Martedì 6 gennaio, giorno dell’Epifania, la tradizione prosegue al Santuario con un gesto che unisce memoria e solidarietà. Dopo la messa, i Magi ricompaiono e sono i bambini a portare loro dei doni – dolci, alimenti non deperibili o offerte – destinati a coetanei più bisognosi. In cambio ricevono un’arancia. «Era il dono di lusso dei doni poveri di un tempo», ricorda Bonandrini, «un simbolo che abbiamo voluto mantenere».
Info e orari
Il programma della due giorni si apre lunedì 5 gennaio alle 17.30 con la messa al Santuario della Santissima Trinità. Alle 18.30 è prevista la comparsa dei Magi sul sagrato, seguita dalla formazione del corteo verso il paese. In caso di forte maltempo sarà celebrata soltanto la messa e il programma (senza corteo) ripartirà alle 20 nella ex chiesa di Santo Spirito. Martedì 6 gennaio l’appuntamento si terrà invece alle 10.30 al Santuario con l’iniziativa sociale. Le celebrazioni sono organizzate dall’Oratorio Parrocchiale, dal Gruppo Peter Pan Oratorio Casnigo, dall’associazione culturale Santo Spirito e Assogenitori, con la partecipazione dei baghéter di Casnigo e dei campanari Fabio Rinaldi di Gandino e Mattia Malzani di Palazzolo sull’Oglio.
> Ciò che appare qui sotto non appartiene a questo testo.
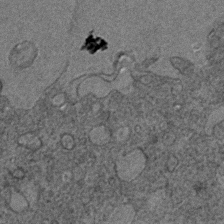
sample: Trachea

Accanto alla rievocazione, dal 2024 la tradizione dei Magi di Casnigo è raccontata anche dal docufilm «Re Mage a Casnic», realizzato dal videomaker Diego Percassi, disponibile online e patrocinato dal Distretto de Le Cinque Terre della Val Gandino. Nel pomeriggio dell’Epifania è inoltre prevista una visita guidata gratuita al Santuario, un’occasione per approfondire secoli di storia e arte. Il programma completo è consultabile sul sito ufficiale de Le Cinque Terre della Valgandino.